Cómo ir más allá de la impotencia ante el sufrimiento
Por: Carlos Padilla Esteban
Hoy en el Evangelio Jesús muestra su compasión por aquellos que tienen hambre. No sé si el desconcierto es más de la gente que come o de los apóstoles a los que pidió que buscasen algo de comer.
Jesús siempre rompe esquemas. A Jesús le da igual el orden de prioridades. ¿Qué vería Él al levantar la mirada? La mirada lo cambia todo. Cuando levanto la mirada soy capaz de conmoverme por lo que le sucede delante de mí.
Pero, ¡cuántas veces no la levanto! Sigo de largo. Me miro a mí mismo. Miro mi móvil. Mis preocupaciones, mis temas. Jesús miró a los hombres y se conmovió. Vio el hambre y la sed, la soledad y el miedo. Es compasivo. Se acerca. Él necesita que yo también sea compasivo.
Jesús busca que sus discípulos den de comer a tantos. Quiere que ellos desarrollen esa mirada de misericordia. Quiere que sean compasivos. Pero ellos no tienen nada, sólo unos panes y unos peces.
Muchas veces he pensado en esta escena. Jesús buscando a los discípulos para que den de comer a tantos hombres. Son demasiados. Es demasiado poco el pan. Ellos son pobres. No tienen tanto. Me conmueve.
Pienso en todos ellos intentando pensar una solución. ¿Por qué no los despedía para que fueran tranquilamente a sus casas y pasaran la noche? Parece exagerado intentar dar de comer a tantos hombres. ¿Con qué fin?
Alguno pensaría que el corazón del hombre no es agradecido. Al día siguiente se habrían olvidado. Era innecesario. ¿Para qué tanto esfuerzo?
De repente aparece un niño con unos panes y unos peces, y los ofrece. Como si con eso estuviera resuelto el problema. Me gusta la ingenuidad del niño que trae su tesoro pensando que con eso será suficiente. Él no lo sabe en el fondo, pero sí basta. Los discípulos lo verían absurdo.
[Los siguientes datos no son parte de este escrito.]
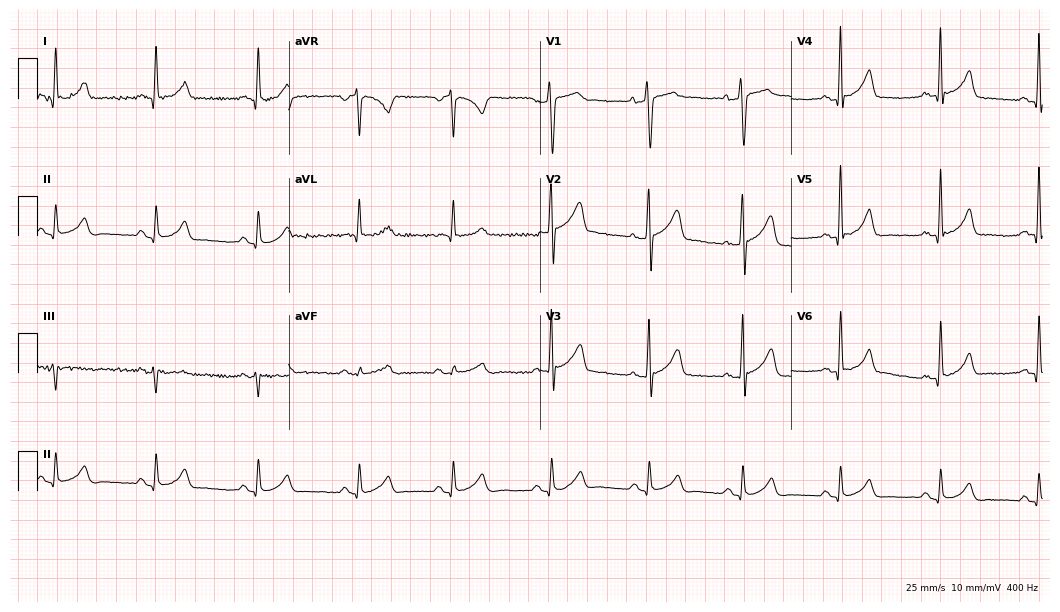
12-lead ECG (10.2-second recording at 400 Hz) from a male patient, 43 years old. Labelled as a normal ECG.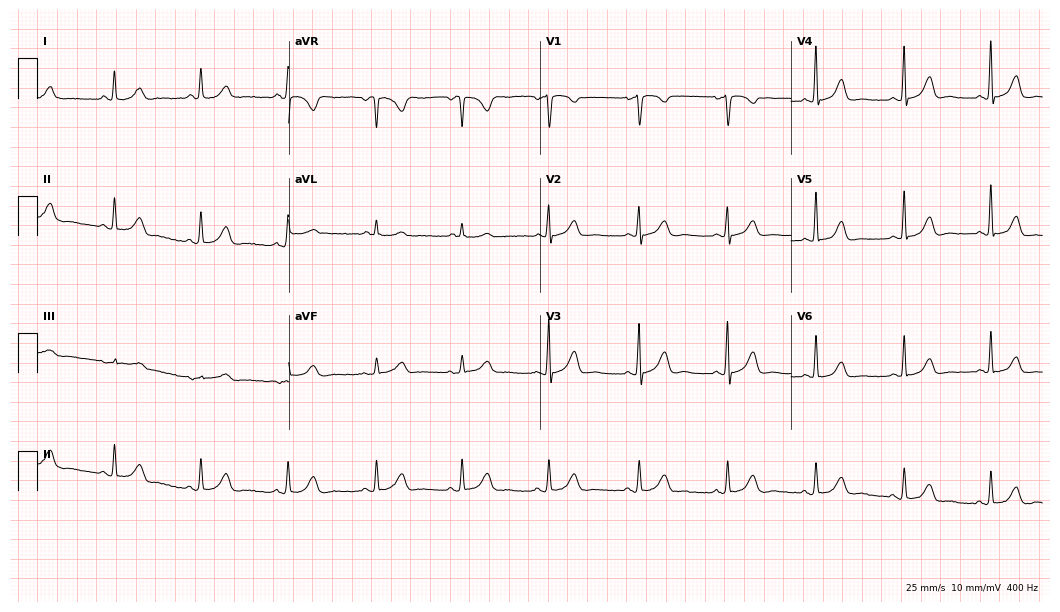
Standard 12-lead ECG recorded from a female, 61 years old. Read as a normal ECG.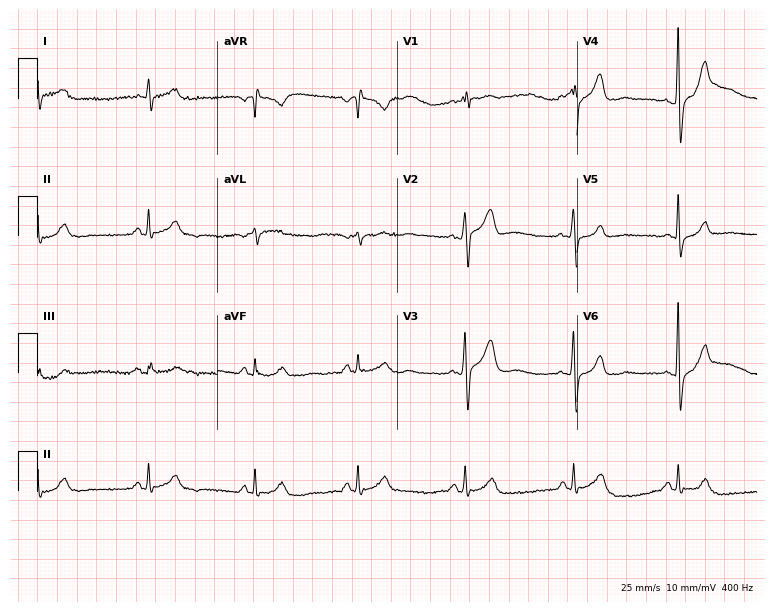
Electrocardiogram (7.3-second recording at 400 Hz), a 58-year-old male patient. Overall reading on record: normal ECG.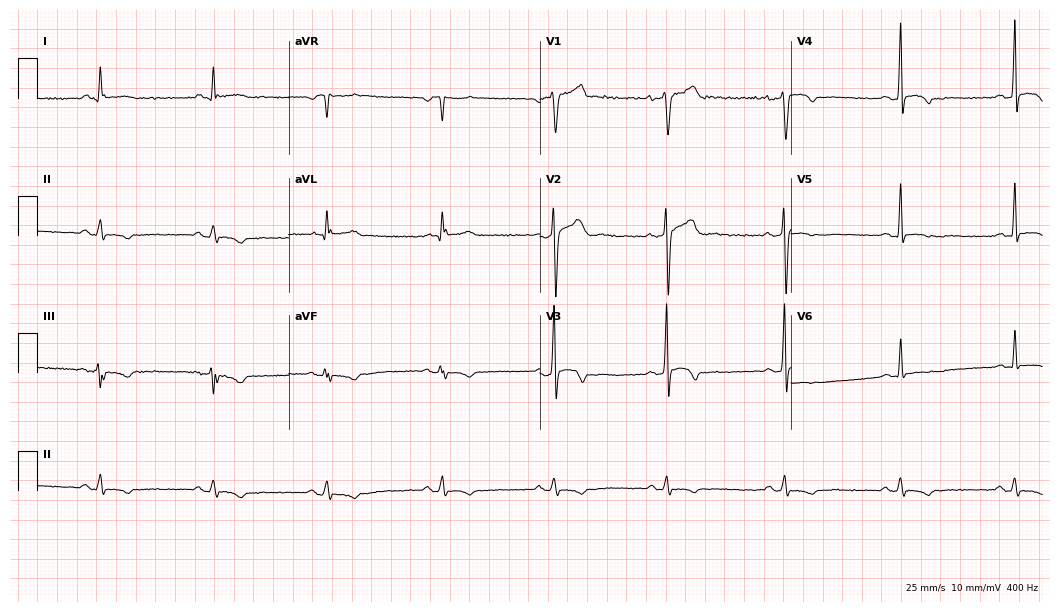
ECG (10.2-second recording at 400 Hz) — a 47-year-old male. Screened for six findings — first-degree AV block, right bundle branch block, left bundle branch block, sinus bradycardia, atrial fibrillation, sinus tachycardia — none is recorded.

Este Evangelio siempre me conmueve: “Felipe le contestó: – Doscientos denarios de pan no bastan para que cada uno tome un poco. Entonces intervino otro de sus discípulos, Andrés, el hermano de Simón Pedro, diciendo: – Aquí hay un muchacho que tiene cinco panes y dos peces; pero ¿qué es esto para tanta gente?”. Jn 6, 5-11.
El niño ve más que los discípulos. Jesús ve más que ellos. En la vida me pasa a veces. No veo más allá de mi problema, de mi miedo, del hambre y la sed. No creo.
Tal vez a mí, como a los discípulos, me falta esa mirada pura e ingenua de los niños. Me quedo tantas veces en lo práctico. Me desborda la dimensión del problema, el número de personas aquella tarde.
Veo el hambre y la sed del mundo y me encuentro desbordado. Me conmueve tanto dolor, tanta hambre. No puedo calmar la sed ni el hambre, sólo tengo unos panes y unos peces. Mi poco tiempo, mi vida breve. ¿Qué puedo hacer yo?
Pienso que, tal vez, no hago lo suficiente. Pero luego llego a concluir que nunca será suficiente. Ni con todo el pan del mundo, ni con todo el tiempo del mundo. No bastaría. En ocasiones eso me quita la paz.
Me conmovía este año una mujer que lloraba en confesión al ver tanto dolor en el mundo. Sufría, se sentía impotente. Me conmovió su alma grande y sensible. Porque cuando el alma es grande es capaz de sufrir con el que sufre y compadecerse con el que lo pasa mal.
Tal vez yo no lloro. Pero me conmueve mi impotencia. Pienso en ese niño que no tenía tampoco suficiente. Pero dio lo que tenía. Pienso en los apóstoles con sus manos vacías desbordados al ver tanta gente. Ni Andrés, ni Felipe, sabían qué hacer. Pedro callaba. Ninguno podía responder a Jesús.
Él miraba enternecido a sus hijos. Seguro que en su corazón se conmovía ante la ingenuidad de los apóstoles, ante su inocencia, ante su torpeza. Él era Dios y sí podía multiplicar esos panes y esos peces.